First, Finland's (and Sweden's) official accession will translate in a boost of strategic superiority in the region. As of today, the most concerning security issues in the region for NATO are Lithuania, Latvia, and Estonia, the three Baltic republics with limited military capacity in comparison to Russia. If Russia hypothetically decided to launch an attack on them, NATO would need to react quickly and move there to protect them—something that some doubt would happen at this time. In such case, the Baltic waters would turn into a vital line to send troops and supplies to the forces send in their help. Furthermore, in trying to do this, Russia's Baltic Fleet based in Kaliningrad, with its anti-ship and surface-to-air missile systems, would have the chance to attack and disrupt such supplies, significantly reducing NATO's ability to provide protection to these countries.

With Finnish and Swedish territory now part of the alliance, this gap is significantly reduced. The island of Gotland (Swedish territory) in the middle of the Baltic could easily be transformed into an advanced base of operation from where to control Russian anti-ship and anti-aerial defenses in Kaliningrad. At the same time, both Finland and Sweden could be used as a land corridor to transport troops, weapons, and supplies in order to launch an amphibious assault against Russian forces from a much closer spot. Put simply, the geographical configuration of the two countries, penetrating the Baltic waters, could serve as a bridge from where to cross to the other side much easier and with better protection.
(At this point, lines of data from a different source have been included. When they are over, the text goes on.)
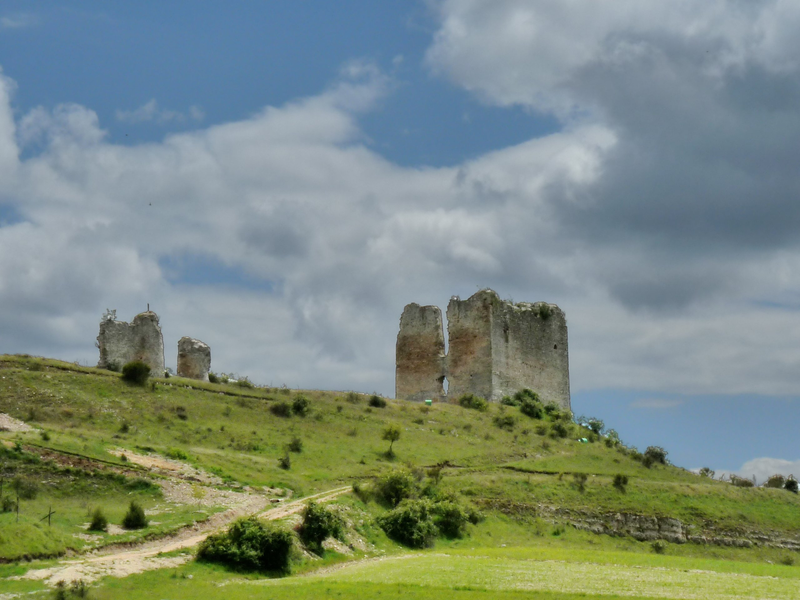 Cabrejas del Pinar - Castillo
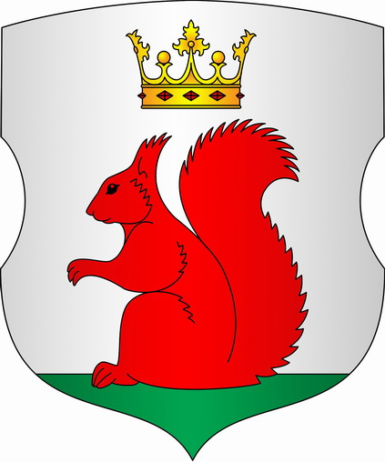 Herb miasta Brzostowica Wielka
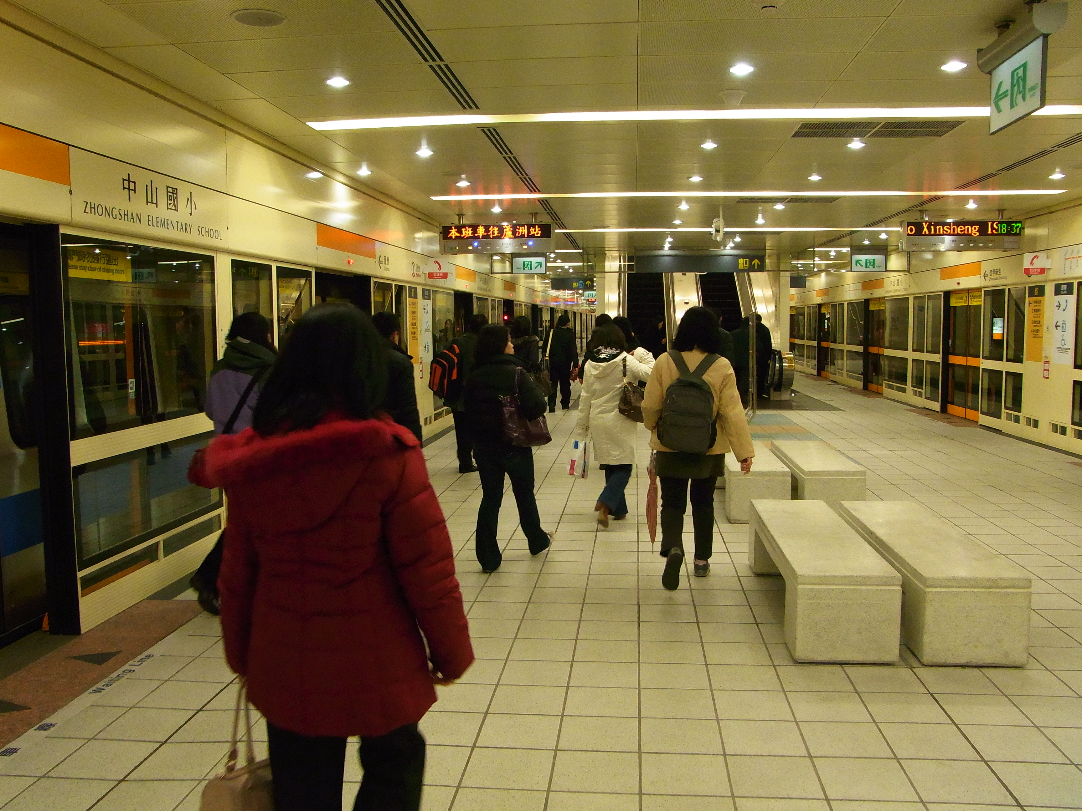 台北捷運中山國小站月台
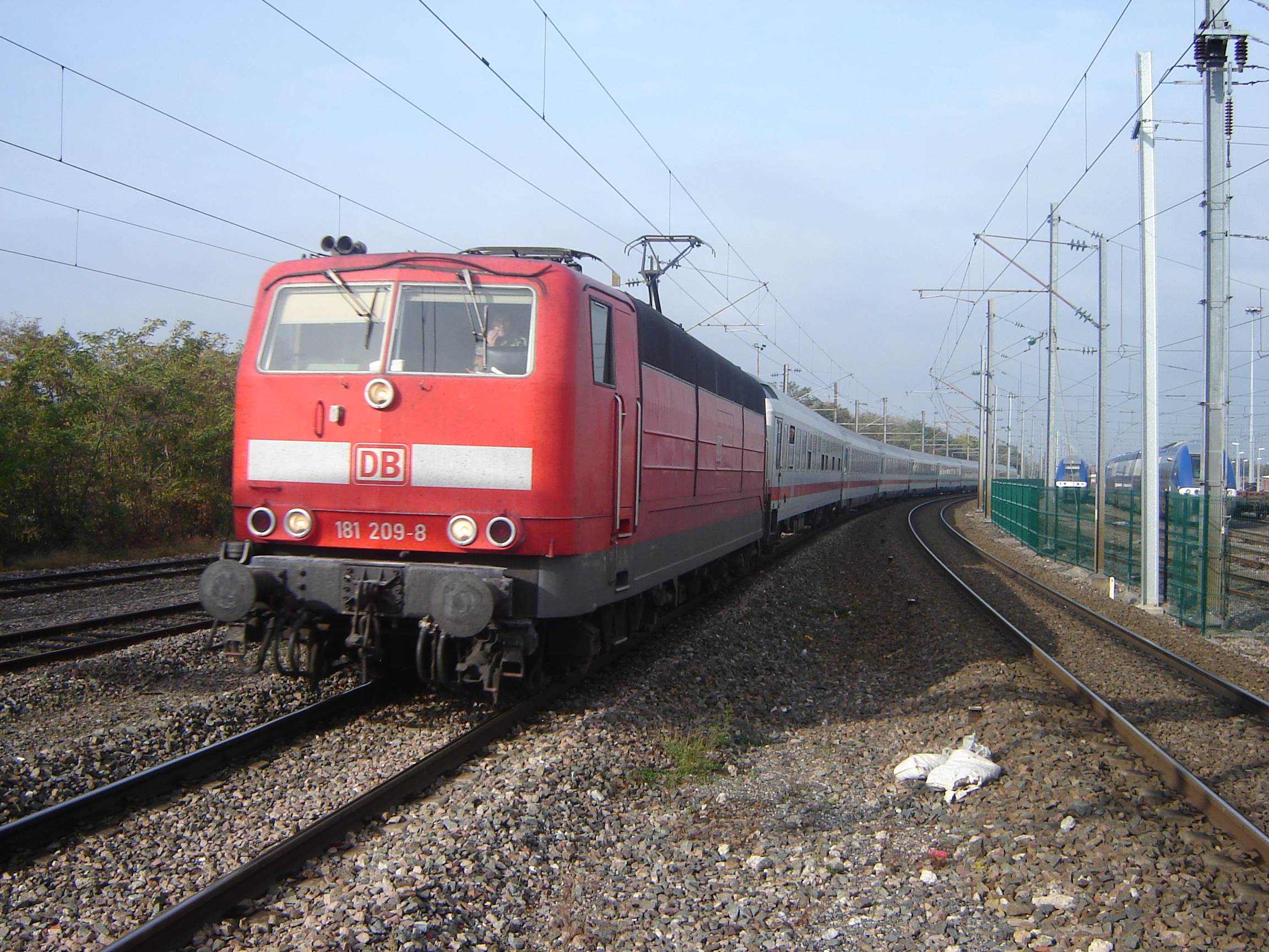 BR 181 en Gare de Krimmeri-Meinau, lors de la fermeture de la gare de Strasbourg pour la mise en service du Poste d'Aiguillages Informatisé (PAI)
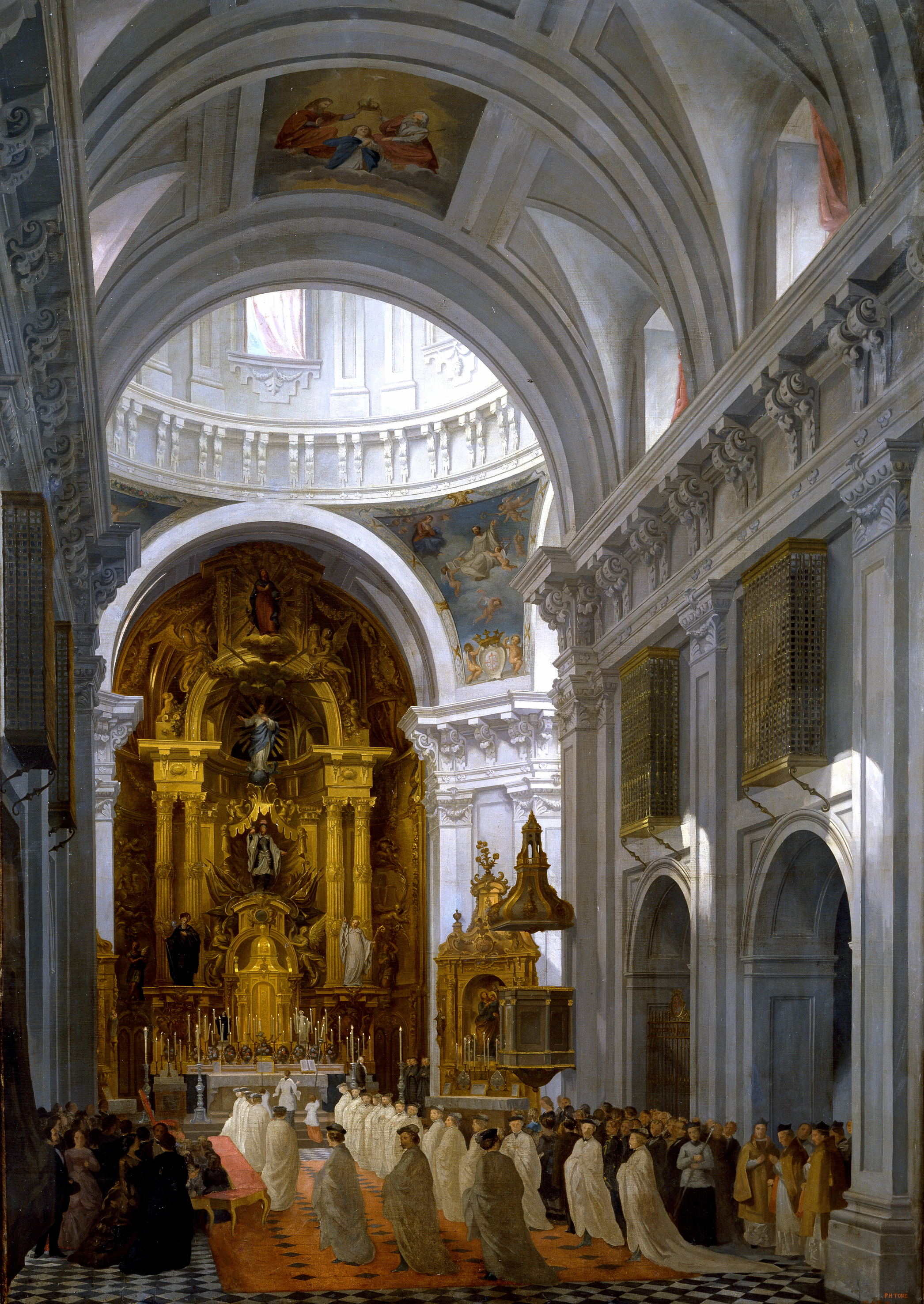 La obra representa el interior de la iglesia de las Calatravas de la ciudad de Madrid, (España). Fue pintado en la segunda mitad del siglo XIX por Francisco Hernández Tomé, y se conserva en el Museo del Prado.
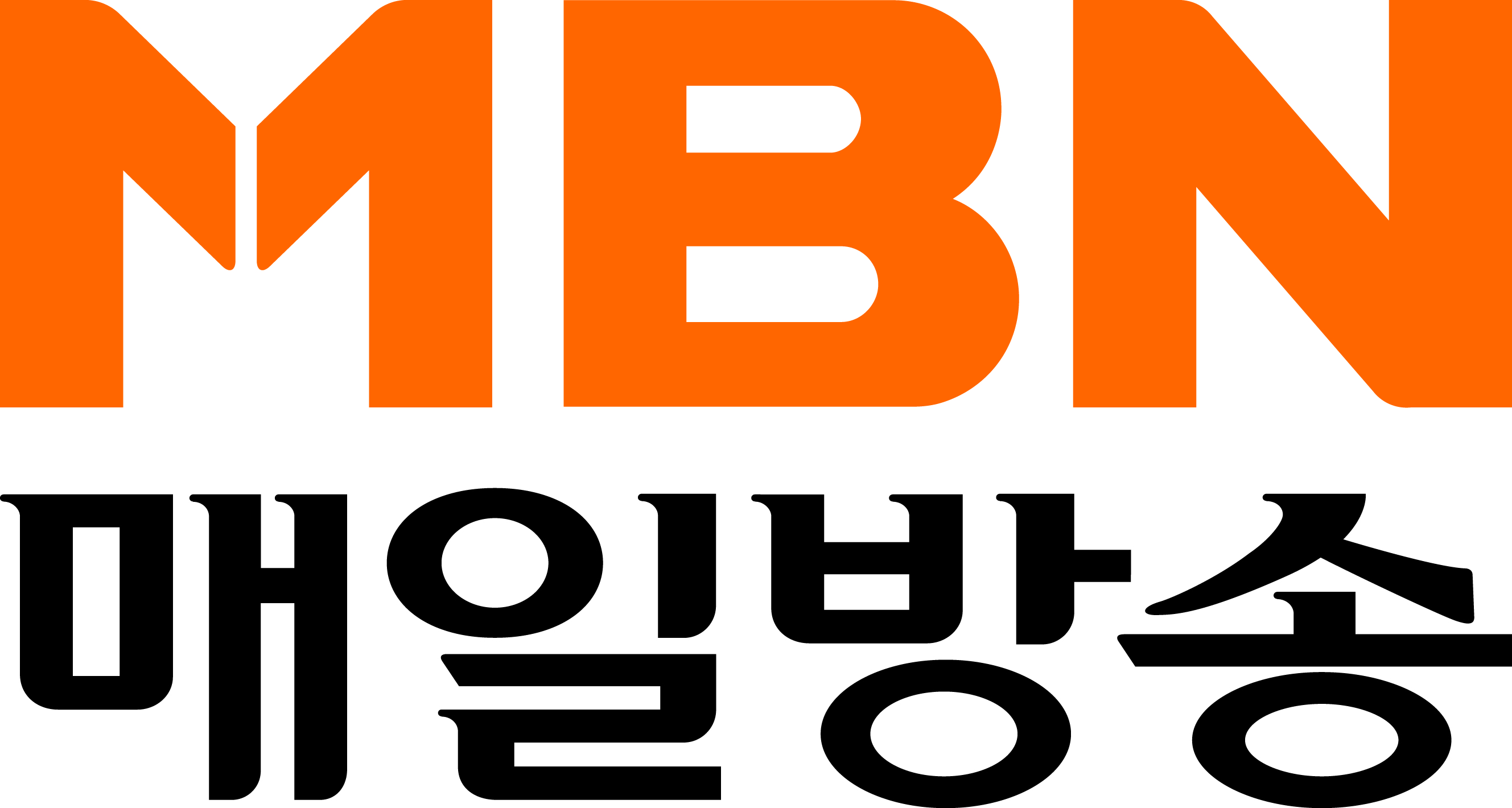 MBN 로고

Secondly, Finnish accession will also enhance the NATO's strategic awareness in a region of vital importance for it. As NATO coastline in the Baltic keeps growing, so does the ability of the Alliance to better preserve freedom of navigation in these waters and contribute to the maintenance of peace. Furthermore, with several gas and oil pipelines and undersea cables running across the Baltic seabed (connecting the Nordic region to the mainland), the European continent is exposed to major risks of energetic and digital disruption. Given the vital importance that critical undersea infrastructure (hence the name) has for most European countries, having the possibility of increasing their protection through joint surveillance operations in the regions could also be a determinant factor in securing this infrastructure from hybrid warfare tactics of potential foes in the region.

In this matter, however, there is still much work to do, as the Nordstream incident proved in September 2022. But with the recent establishment of its Undersea Infrastructure Coordination cell, the Alliance proves to be on the right path. As stated by its commander, Lieutenant General Hans-Werner Wiermann, the center “will enable better coordination between key military and civilian stakeholders and with industry, on an issue that is vital to our security.” With Finland and Sweden able to contribute in a more solid fashion to NATO's Standing Maritime Groups and providing the capacity to cover wider areas, Baltic maritime security is set to increase over the following months.

In sum, Finnish accession to NATO as made official on April 4th is a step in the right direction for Baltic security, as it provides greater cohesion and capacity of joint action against potential Russian hybrid tactics. In strategic terms, it enables a wider set of options for NATO to react against a potential Russian attack to any of the smaller Baltic states while further diminishing the influence of the Russian Baltic Fleet based in Kaliningrad. In more broader terms, it will also benefit the Alliance's capacity to face current maritime security challenges in the Baltic such as the protection of undersea critical infrastructure and freedom of navigation across sealines of communication.